┌──

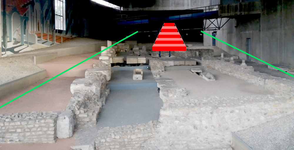 Schéma de l'ancienne montée Saint-Clair-Duport au-dessus des vestiges de la basilique Saint-Laurent de Choulans. Les limites de la chaussée en vert et l'escalier qui terminait la montée en rouge.
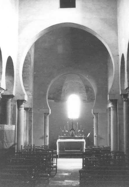 Iglesia de San Cipriano. Interior - San Cebrián de Mazote (Valladolid) - Fotografía. Papel 75 x 105 mm B/N
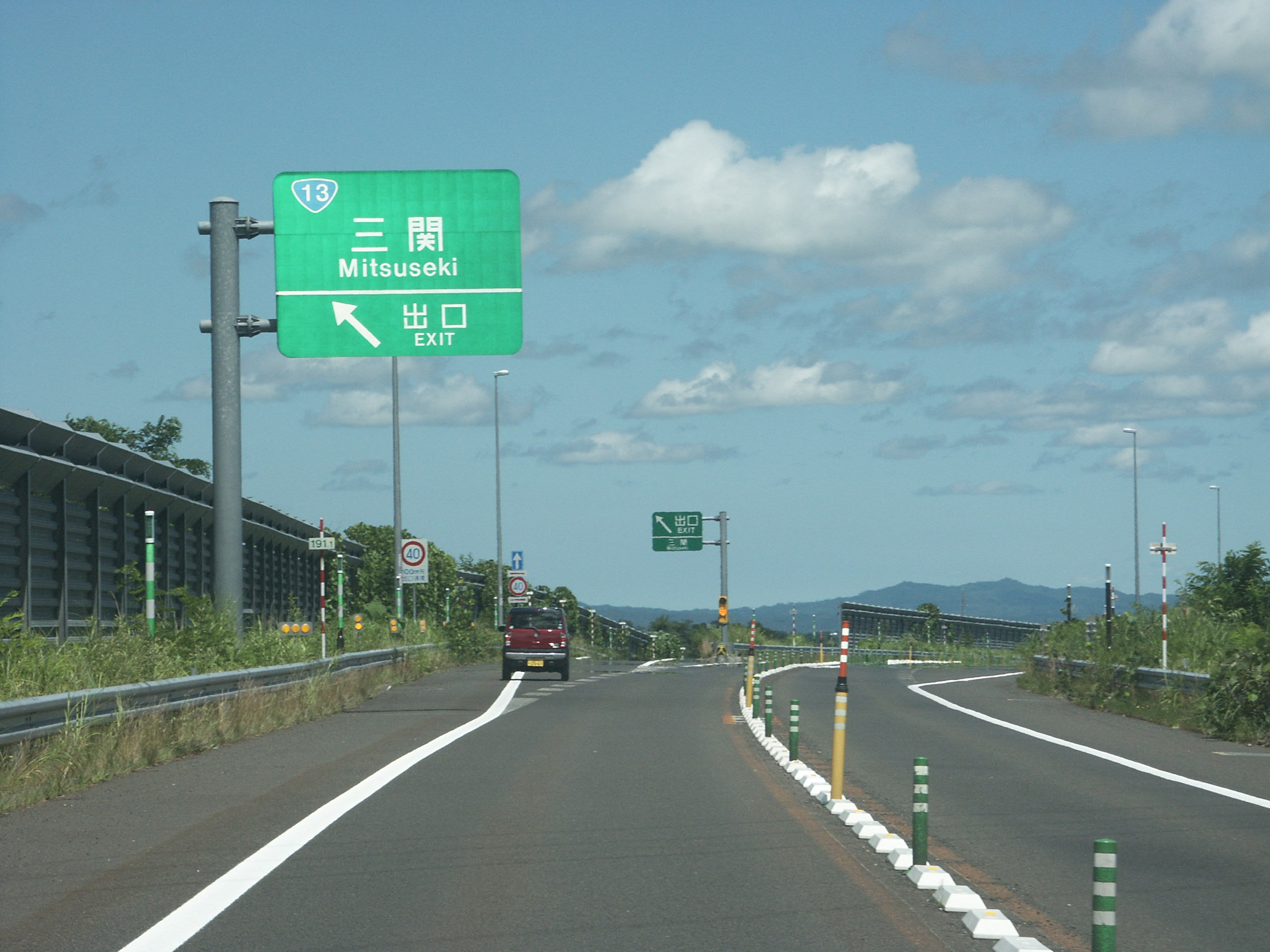 東北中央自動車道（湯沢横手道路）三関IC出口（雄勝こまちIC方面側）

└──

**GOAL OF THE EXERCISE**
Please ensure that the data above is repeated exactly, with no pictures in the copy.

**TASK ANSWER**
 Schéma de l'ancienne montée Saint-Clair-Duport au-dessus des vestiges de la basilique Saint-Laurent de Choulans. Les limites de la chaussée en vert et l'escalier qui terminait la montée en rouge.
 Iglesia de San Cipriano. Interior - San Cebrián de Mazote (Valladolid) - Fotografía. Papel 75 x 105 mm B/N
 東北中央自動車道（湯沢横手道路）三関IC出口（雄勝こまちIC方面側）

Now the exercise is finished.